Few things in this journey have upset me more than the realization that medical knowledge is incredible limited. I certainly don't blame my doctors. The human body is an incredible complex organic machine. My ire is more directed at the human hubris of believing that we "understand" so much about health. We don't! As advanced as medicine has become, we honestly understand only a fraction of how our bodies and genes and hormones and systems and environments all interact to produce our daily condition.
For me this dearth of insight is compounded by regularly being told I have "conditions" that are diagnoses of elimination. My bowels were, and still are, problematic. After extensive testing by a number of specialists, I firmly know that I have Irritable Bowel Syndrome. Of course that means nothing since no one actually knows what the "disease" is. IBS is a fancy way of saying, "your bowels are problematic, but we don't know why." Equally annoying are my sinuses. I definitely had, and still have, chronic sinusitis. My initial CT definitely showed that surgery would be the best course of action. Since that surgery in August of 2003, I have continued to be plagued by regular sinus infections and constant sinus swelling and inflammation. My ENT "vacuums" out my sinuses every six weeks, and I rinse my sinuses two different way twice each day. The crazy part is that the surgery worked! There is no reason why my sinuses should still be doing this, but two different ENTs, two different allergists and plenty of other doctors have been unable to find a reason. I am in that tiny fraction of sinus suffers that belie conventional knowledge.
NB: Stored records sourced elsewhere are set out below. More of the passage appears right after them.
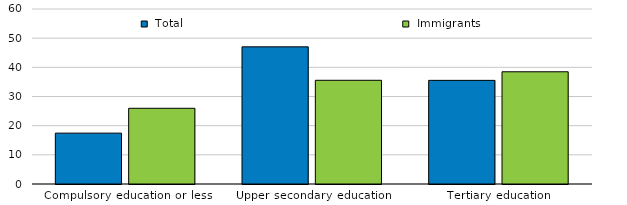
| Category |  Total |  Immigrants |
|---|---|---|
| Compulsory education or less | 17.44 | 25.96 |
| Upper secondary education | 47.03 | 35.56 |
| Tertiary education | 35.53 | 38.48 |
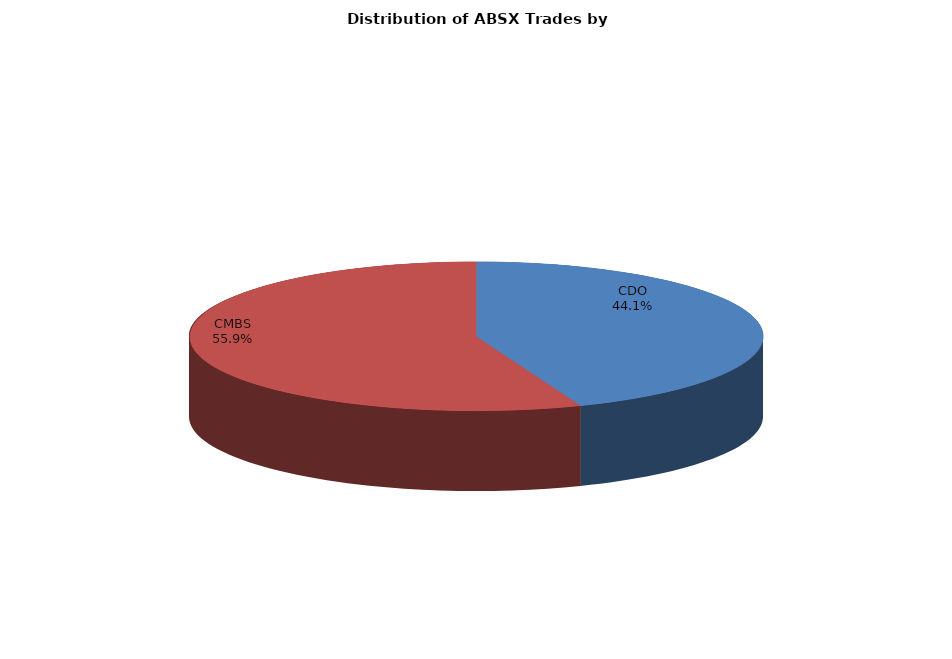
| Category | Series 0 |
|---|---|
| CDO | 179.171 |
| CMBS | 227.333 |
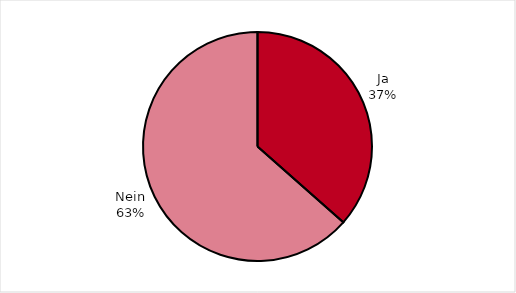
| Category | Series 0 |
|---|---|
| Ja | 36.515 |
| Nein | 63.485 |
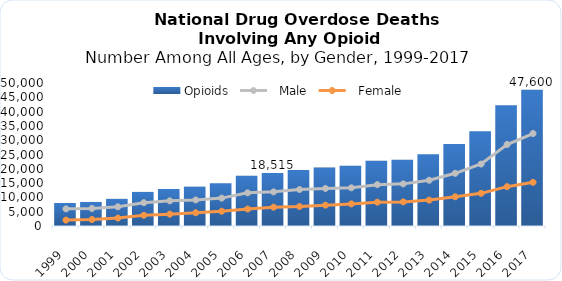
| Category | Opioids |
|---|---|
| 1999.0 | 8048 |
| 2000.0 | 8407 |
| 2001.0 | 9492 |
| 2002.0 | 11917 |
| 2003.0 | 12939 |
| 2004.0 | 13755 |
| 2005.0 | 14917 |
| 2006.0 | 17545 |
| 2007.0 | 18515 |
| 2008.0 | 19582 |
| 2009.0 | 20422 |
| 2010.0 | 21088 |
| 2011.0 | 22784 |
| 2012.0 | 23164 |
| 2013.0 | 25050 |
| 2014.0 | 28647 |
| 2015.0 | 33091 |
| 2016.0 | 42249 |
| 2017.0 | 47600 |
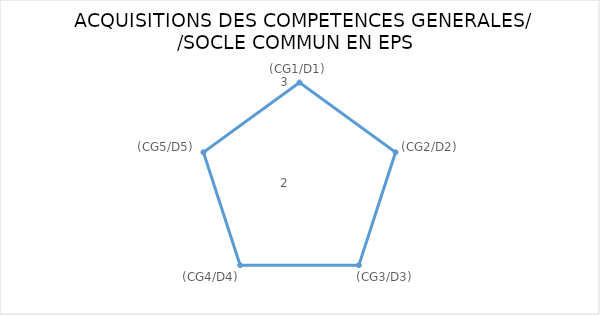
| Category | Series 0 | "" | 1 | 2 | 3 | 4 |
|---|---|---|---|---|---|---|
| (CG1/D1) | 3 |  |  |  |  |  |
| (CG2/D2) | 3 |  |  |  |  |  |
| (CG3/D3) | 3 |  |  |  |  |  |
| (CG4/D4) | 3 |  |  |  |  |  |
| (CG5/D5) | 3 |  |  |  |  |  |
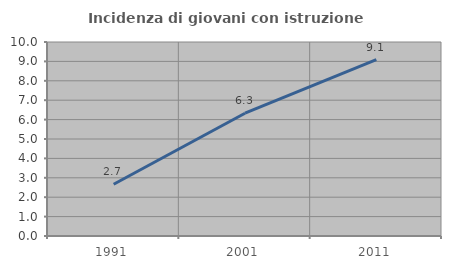
| Category | Incidenza di giovani con istruzione universitaria |
|---|---|
| 1991.0 | 2.667 |
| 2001.0 | 6.329 |
| 2011.0 | 9.091 |
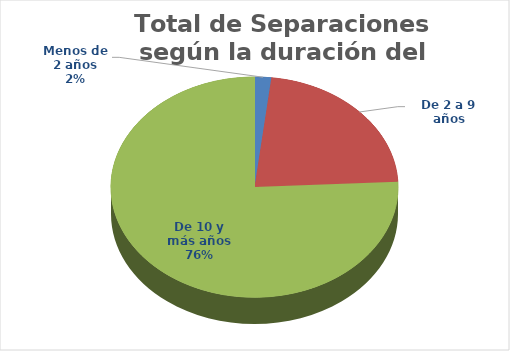
| Category | Series 0 |
|---|---|
| Menos de 2 años | 69 |
| De 2 a 9 años | 821 |
| De 10 y más años | 2784 |
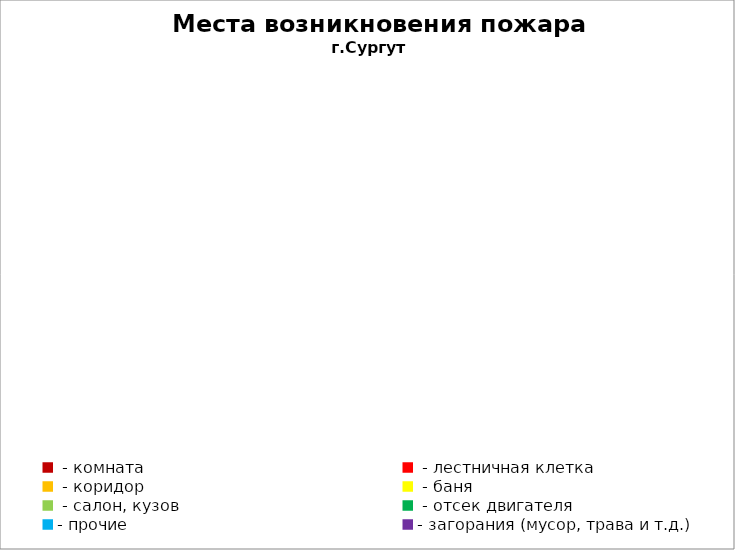
| Category | Места возникновения пожара |
|---|---|
|  - комната | 49 |
|  - лестничная клетка | 21 |
|  - коридор | 9 |
|  - баня | 23 |
|  - салон, кузов | 10 |
|  - отсек двигателя | 27 |
| - прочие | 105 |
| - загорания (мусор, трава и т.д.)  | 160 |
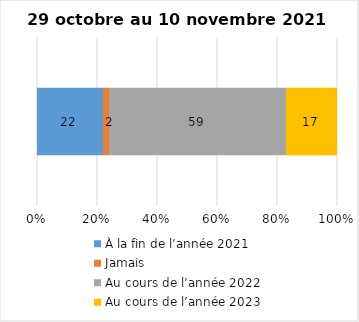
| Category | À la fin de l’année 2021 | Jamais | Au cours de l’année 2022 | Au cours de l’année 2023 |
|---|---|---|---|---|
| 0 | 22 | 2 | 59 | 17 |
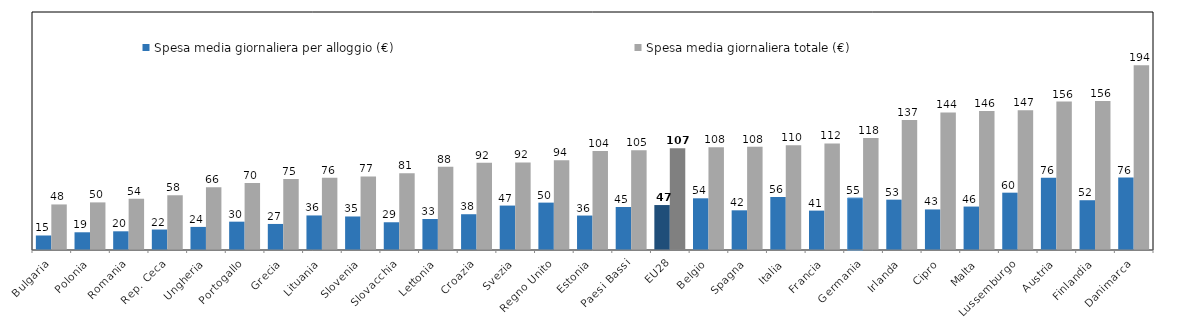
| Category | Spesa media giornaliera per alloggio (€) | Spesa media giornaliera totale (€) |
|---|---|---|
| Bulgaria | 15.246 | 47.862 |
| Polonia | 18.614 | 50.005 |
| Romania | 19.637 | 53.89 |
| Rep. Ceca | 21.503 | 57.502 |
| Ungheria | 24.251 | 65.929 |
| Portogallo | 29.759 | 70.271 |
| Grecia | 27.36 | 74.543 |
| Lituania | 36.294 | 75.778 |
| Slovenia | 35.214 | 77.276 |
| Slovacchia | 29.139 | 80.668 |
| Lettonia | 32.582 | 87.536 |
| Croazia | 37.575 | 91.561 |
| Svezia | 46.673 | 91.949 |
| Regno Unito | 49.77 | 94.199 |
| Estonia | 36.193 | 103.866 |
| Paesi Bassi | 45.194 | 104.712 |
| EU28 | 47.225 | 106.979 |
| Belgio | 54.303 | 107.836 |
| Spagna | 41.684 | 108.338 |
| Italia | 55.67 | 110.091 |
| Francia | 41.377 | 111.997 |
| Germania | 54.59 | 117.617 |
| Irlanda | 52.888 | 136.605 |
| Cipro | 42.612 | 144.478 |
| Malta | 45.628 | 146.122 |
| Lussemburgo | 60.218 | 146.838 |
| Austria | 75.836 | 155.902 |
| Finlandia | 52.283 | 156.41 |
| Danimarca | 76.129 | 194.091 |
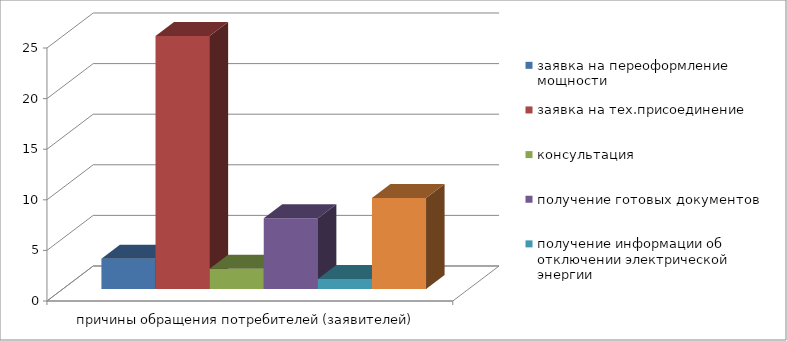
| Category | заявка на переоформление мощности | заявка на тех.присоединение | консультация  | получение готовых документов | получение информации об отключении электрической энергии | получение показаний прибора учета |
|---|---|---|---|---|---|---|
| 0 | 3 | 25 | 2 | 7 | 1 | 9 |
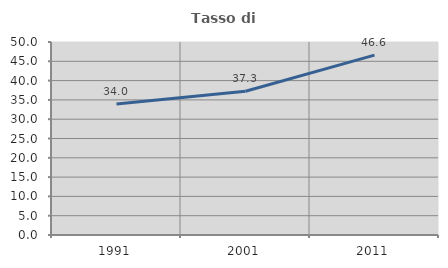
| Category | Tasso di occupazione   |
|---|---|
| 1991.0 | 33.959 |
| 2001.0 | 37.251 |
| 2011.0 | 46.589 |
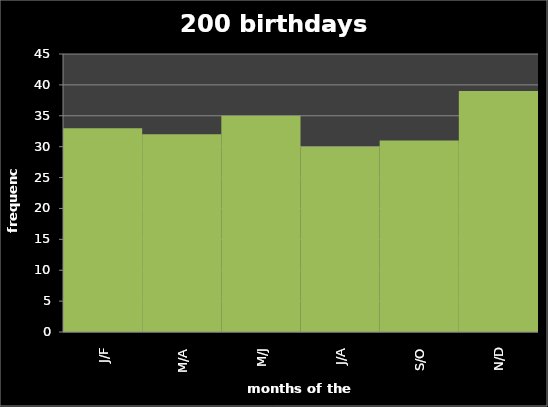
| Category | freq week |
|---|---|
| J/F | 33 |
| M/A | 32 |
| M/J | 35 |
| J/A | 30 |
| S/O | 31 |
| N/D | 39 |

And then there is narcolepsy. The first time that I fully realized narcolepsy is similar to my other conditions, I wanted to vomit - literally. Narcolepsy IS diagnosed by diagnostic testing. Pulmonary doctors have clearly defined methods to identify the disease. But, no one knows how the disease works. The best guess is that something is "wrong" in the sufferer's brain chemistry, likely a problem in the hypothalamus. Still, like IBS and my sinuses, all I can do is treat my symptoms. There is nothing I can do to improve my condition; I can only try to manage it. I feel like I am reach a level of acceptance with all of it, but it is so hard.
The final piece of my angst stems from the system itself. Managed care is great, until you get seriously ill. Specialists are amazing, until you don't fit neatly into a box. I have seen 18 specialists, 2 family practice doctors and an internal medicine doctor in the six and a half year journey since things became awful. All of the doctors have done their best, but they barely have time to see me in their offices, let alone talk to each other about my case. The one place that could happen is at the Mayo Clinic, but they aren't taking "new" patients and haven't been for two years. I can't believe that Western Medicine can be so advanced, and yet so backwards. Clearly, more than one system is involved - even if it is just my narcolepsy, yet a specialist won't even consider exploring those ideas. Part of it is the fear of malpractice, but it is also that a specialists knowledge base is so narrowly focused.
Thankfully, I have an acupuncturist, a chiropractor, a massage therapist, a therapist, a psychiatrist, and a men's group. All of them aid me in coping with the bigger picture of my life. That holistic approach will be what allows me to push through even the darkest days. But, what about the hundreds, maybe thousands, of people who also suffer the way I do, yet do not have all of these other resources. We need to find a better system. We need to incorporate more Eastern ideas into our medical approaches. More than anything, we need to begin treating the entire person and not just the fraction that seems to be "broken."